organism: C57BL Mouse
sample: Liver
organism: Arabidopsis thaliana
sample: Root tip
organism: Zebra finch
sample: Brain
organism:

++++

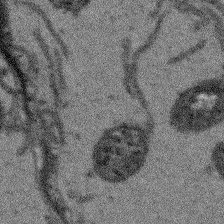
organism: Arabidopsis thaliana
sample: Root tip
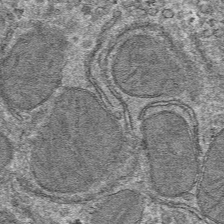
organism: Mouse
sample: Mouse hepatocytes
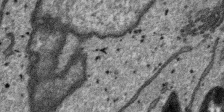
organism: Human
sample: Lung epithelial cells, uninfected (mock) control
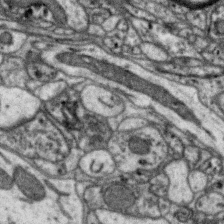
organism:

++++

• Task prompt: Copy out each line from the listing that contains the string "sample".

• Output:
sample: Liver
sample: Root tip
sample: Brain
sample: Root tip
sample: Mouse hepatocytes
sample: Lung epithelial cells, uninfected (mock) control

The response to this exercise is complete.